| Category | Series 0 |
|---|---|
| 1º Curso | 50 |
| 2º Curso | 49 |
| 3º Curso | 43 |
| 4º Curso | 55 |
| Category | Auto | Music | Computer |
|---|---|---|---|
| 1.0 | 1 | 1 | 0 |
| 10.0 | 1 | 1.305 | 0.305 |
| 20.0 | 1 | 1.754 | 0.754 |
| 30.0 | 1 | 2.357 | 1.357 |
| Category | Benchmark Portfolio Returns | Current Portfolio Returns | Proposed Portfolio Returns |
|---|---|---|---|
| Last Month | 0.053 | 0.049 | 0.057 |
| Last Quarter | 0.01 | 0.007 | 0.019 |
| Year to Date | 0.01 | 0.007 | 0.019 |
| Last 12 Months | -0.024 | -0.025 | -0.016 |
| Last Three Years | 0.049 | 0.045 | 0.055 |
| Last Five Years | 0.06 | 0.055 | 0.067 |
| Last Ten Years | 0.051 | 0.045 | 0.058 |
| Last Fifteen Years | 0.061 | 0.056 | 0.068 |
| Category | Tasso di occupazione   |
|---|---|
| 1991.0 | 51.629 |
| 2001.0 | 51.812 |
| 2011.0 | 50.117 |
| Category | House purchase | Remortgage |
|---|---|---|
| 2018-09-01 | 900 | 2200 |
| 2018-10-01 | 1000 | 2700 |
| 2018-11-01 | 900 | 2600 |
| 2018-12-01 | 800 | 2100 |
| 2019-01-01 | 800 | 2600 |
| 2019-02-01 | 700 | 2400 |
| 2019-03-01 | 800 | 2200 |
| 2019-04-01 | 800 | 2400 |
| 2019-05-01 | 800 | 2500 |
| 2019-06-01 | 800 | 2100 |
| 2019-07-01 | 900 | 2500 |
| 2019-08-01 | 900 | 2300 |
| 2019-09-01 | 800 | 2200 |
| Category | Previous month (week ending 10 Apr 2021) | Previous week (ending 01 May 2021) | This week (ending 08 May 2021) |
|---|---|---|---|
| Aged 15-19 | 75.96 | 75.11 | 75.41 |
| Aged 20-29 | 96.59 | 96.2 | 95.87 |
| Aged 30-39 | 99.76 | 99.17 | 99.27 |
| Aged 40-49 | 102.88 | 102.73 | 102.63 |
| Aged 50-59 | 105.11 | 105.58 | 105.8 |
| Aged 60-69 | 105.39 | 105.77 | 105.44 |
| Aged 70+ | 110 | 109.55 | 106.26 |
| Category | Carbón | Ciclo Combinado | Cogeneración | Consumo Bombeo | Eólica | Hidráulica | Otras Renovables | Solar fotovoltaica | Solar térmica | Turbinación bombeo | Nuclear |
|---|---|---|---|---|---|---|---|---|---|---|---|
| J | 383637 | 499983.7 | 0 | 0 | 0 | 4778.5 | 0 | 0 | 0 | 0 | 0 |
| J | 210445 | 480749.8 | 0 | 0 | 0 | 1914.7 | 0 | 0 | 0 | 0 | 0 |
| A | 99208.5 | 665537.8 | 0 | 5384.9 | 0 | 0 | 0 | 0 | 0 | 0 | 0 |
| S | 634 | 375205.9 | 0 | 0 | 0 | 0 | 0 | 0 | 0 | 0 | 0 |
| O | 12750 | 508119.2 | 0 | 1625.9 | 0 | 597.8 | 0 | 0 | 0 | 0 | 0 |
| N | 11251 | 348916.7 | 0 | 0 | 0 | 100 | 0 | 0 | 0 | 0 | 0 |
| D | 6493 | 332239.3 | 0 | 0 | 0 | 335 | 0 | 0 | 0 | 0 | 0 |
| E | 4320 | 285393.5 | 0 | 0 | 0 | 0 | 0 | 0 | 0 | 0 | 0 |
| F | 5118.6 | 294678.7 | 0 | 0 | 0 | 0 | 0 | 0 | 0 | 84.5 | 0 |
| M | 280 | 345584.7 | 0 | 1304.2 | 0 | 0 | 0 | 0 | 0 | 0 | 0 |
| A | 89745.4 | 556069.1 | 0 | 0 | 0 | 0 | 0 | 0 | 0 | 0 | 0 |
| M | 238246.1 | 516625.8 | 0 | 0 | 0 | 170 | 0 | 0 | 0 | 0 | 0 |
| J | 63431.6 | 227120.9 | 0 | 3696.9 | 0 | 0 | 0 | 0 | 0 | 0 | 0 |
········
_WHAT YOU NEED TO DO_. Every entry above needs to be copied exactly.

_ANSWER SECTION_.
| Category | Series 0 |
|---|---|
| 1º Curso | 50 |
| 2º Curso | 49 |
| 3º Curso | 43 |
| 4º Curso | 55 |
| Category | Auto | Music | Computer |
|---|---|---|---|
| 1.0 | 1 | 1 | 0 |
| 10.0 | 1 | 1.305 | 0.305 |
| 20.0 | 1 | 1.754 | 0.754 |
| 30.0 | 1 | 2.357 | 1.357 |
| Category | Benchmark Portfolio Returns | Current Portfolio Returns | Proposed Portfolio Returns |
|---|---|---|---|
| Last Month | 0.053 | 0.049 | 0.057 |
| Last Quarter | 0.01 | 0.007 | 0.019 |
| Year to Date | 0.01 | 0.007 | 0.019 |
| Last 12 Months | -0.024 | -0.025 | -0.016 |
| Last Three Years | 0.049 | 0.045 | 0.055 |
| Last Five Years | 0.06 | 0.055 | 0.067 |
| Last Ten Years | 0.051 | 0.045 | 0.058 |
| Last Fifteen Years | 0.061 | 0.056 | 0.068 |
| Category | Tasso di occupazione   |
|---|---|
| 1991.0 | 51.629 |
| 2001.0 | 51.812 |
| 2011.0 | 50.117 |
| Category | House purchase | Remortgage |
|---|---|---|
| 2018-09-01 | 900 | 2200 |
| 2018-10-01 | 1000 | 2700 |
| 2018-11-01 | 900 | 2600 |
| 2018-12-01 | 800 | 2100 |
| 2019-01-01 | 800 | 2600 |
| 2019-02-01 | 700 | 2400 |
| 2019-03-01 | 800 | 2200 |
| 2019-04-01 | 800 | 2400 |
| 2019-05-01 | 800 | 2500 |
| 2019-06-01 | 800 | 2100 |
| 2019-07-01 | 900 | 2500 |
| 2019-08-01 | 900 | 2300 |
| 2019-09-01 | 800 | 2200 |
| Category | Previous month (week ending 10 Apr 2021) | Previous week (ending 01 May 2021) | This week (ending 08 May 2021) |
|---|---|---|---|
| Aged 15-19 | 75.96 | 75.11 | 75.41 |
| Aged 20-29 | 96.59 | 96.2 | 95.87 |
| Aged 30-39 | 99.76 | 99.17 | 99.27 |
| Aged 40-49 | 102.88 | 102.73 | 102.63 |
| Aged 50-59 | 105.11 | 105.58 | 105.8 |
| Aged 60-69 | 105.39 | 105.77 | 105.44 |
| Aged 70+ | 110 | 109.55 | 106.26 |
| Category | Carbón | Ciclo Combinado | Cogeneración | Consumo Bombeo | Eólica | Hidráulica | Otras Renovables | Solar fotovoltaica | Solar térmica | Turbinación bombeo | Nuclear |
|---|---|---|---|---|---|---|---|---|---|---|---|
| J | 383637 | 499983.7 | 0 | 0 | 0 | 4778.5 | 0 | 0 | 0 | 0 | 0 |
| J | 210445 | 480749.8 | 0 | 0 | 0 | 1914.7 | 0 | 0 | 0 | 0 | 0 |
| A | 99208.5 | 665537.8 | 0 | 5384.9 | 0 | 0 | 0 | 0 | 0 | 0 | 0 |
| S | 634 | 375205.9 | 0 | 0 | 0 | 0 | 0 | 0 | 0 | 0 | 0 |
| O | 12750 | 508119.2 | 0 | 1625.9 | 0 | 597.8 | 0 | 0 | 0 | 0 | 0 |
| N | 11251 | 348916.7 | 0 | 0 | 0 | 100 | 0 | 0 | 0 | 0 | 0 |
| D | 6493 | 332239.3 | 0 | 0 | 0 | 335 | 0 | 0 | 0 | 0 | 0 |
| E | 4320 | 285393.5 | 0 | 0 | 0 | 0 | 0 | 0 | 0 | 0 | 0 |
| F | 5118.6 | 294678.7 | 0 | 0 | 0 | 0 | 0 | 0 | 0 | 84.5 | 0 |
| M | 280 | 345584.7 | 0 | 1304.2 | 0 | 0 | 0 | 0 | 0 | 0 | 0 |
| A | 89745.4 | 556069.1 | 0 | 0 | 0 | 0 | 0 | 0 | 0 | 0 | 0 |
| M | 238246.1 | 516625.8 | 0 | 0 | 0 | 170 | 0 | 0 | 0 | 0 | 0 |
| J | 63431.6 | 227120.9 | 0 | 3696.9 | 0 | 0 | 0 | 0 | 0 | 0 | 0 |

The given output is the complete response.